Erin painting with one of the school students

‘Children should have both opportunities’ agreed Erin, ‘to be taught to sign, but also to have hearing aids’. But for deaf schools there are many more costs and demands. There will be problems of sound-proofing and more equipment. Patrick said ‘I’d love to come back and be able to build a school with sound-proofing, with aids and signs, and an outside area where the children could learn…and where the deaf community can see role models… successful deaf people …. It’s all connected.’

The other crying-need is an early identification programme for the deaf. Hearing babies are learning language from the day they are born. The first four years of life are the most crucial for learning a language. But in Nicaragua most children don’t start school until age 5 or 6. Depending where you live, there is either no system for identifying deaf children, or the system is extremely weak and haphazard. Yet if you can identify a child with hearing loss when they are young, it’s possible to provide language (either through signing or with hearing aids, or both). ‘Early intervention is the bread and butter of deaf education … the early years are much more important than age five to 18’. But sadly it barely exists here.

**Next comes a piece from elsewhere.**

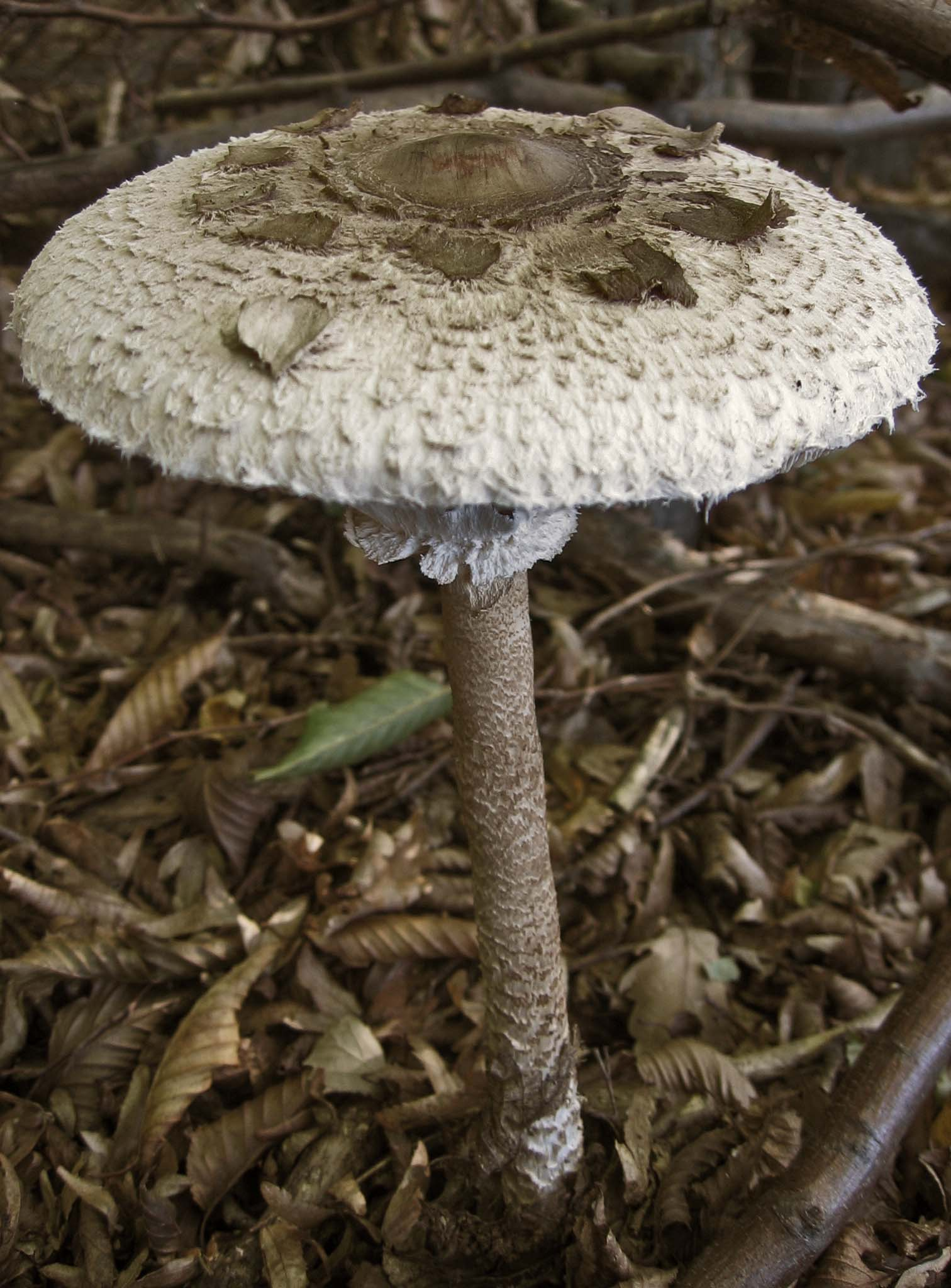 Macrolepiota proceraSlovenčina: Bedľa vysoká

Patrick & Kath building rapport with Shoskey through sign language

‘We saw one young child in the school who was identified at age three and is now being helped’, said Patrick. ‘That’s fantastic, early ID is working for him. He is learning to sign, he wants to come to school because that’s the only place where he can communicate… He could be a leader of the deaf-community in the future. But only if his mum brings him to school and encourages him’.

I finished by asking what impressions they would take back to their lives in the USA. Erin said she would use her phone less, try to be more patient with people, and walk more. ‘I realised that if the school is a mile away, then you can just walk there…. It’s not the end of the world.’

Patrick emphasised the disparity in wealth and resources: ‘Maybe in the North we have too many materials…. we could be more inventive? The teachers here do so much with so little. There are no educational toys in the school – if the teacher buys one she has to buy it out of her own salary. In Oregon University we just built a new state-of-the-art building and apparently it has 11,000 feet of cables. Here they can’t even afford to photocopy worksheets. All they can do is write on the board, and the children copy it down, whether they understand it or not. When the board is full the teacher rubs it out so she can continue.

The Oregon brigade met American ambassador Laura Dogu (back row in blue top) who is supportive of deaf education in Nicaragua

‘But it’s not only about resources’, said Patrick, ‘it’s about identity. At the moment in Nicaragua adults are ashamed to have a disabled child. Many hide them away. We need more role models like some of the deaf adults we met here, to go knocking on doors and bring the deaf children to school. The state shouldn’t look at deaf people as disabled, but as a cultural minority with their own language. Deaf children need to learn their identity first as being deaf, and then as being Nicaraguan. Proud deaf people here are the ones who can take the community forward’.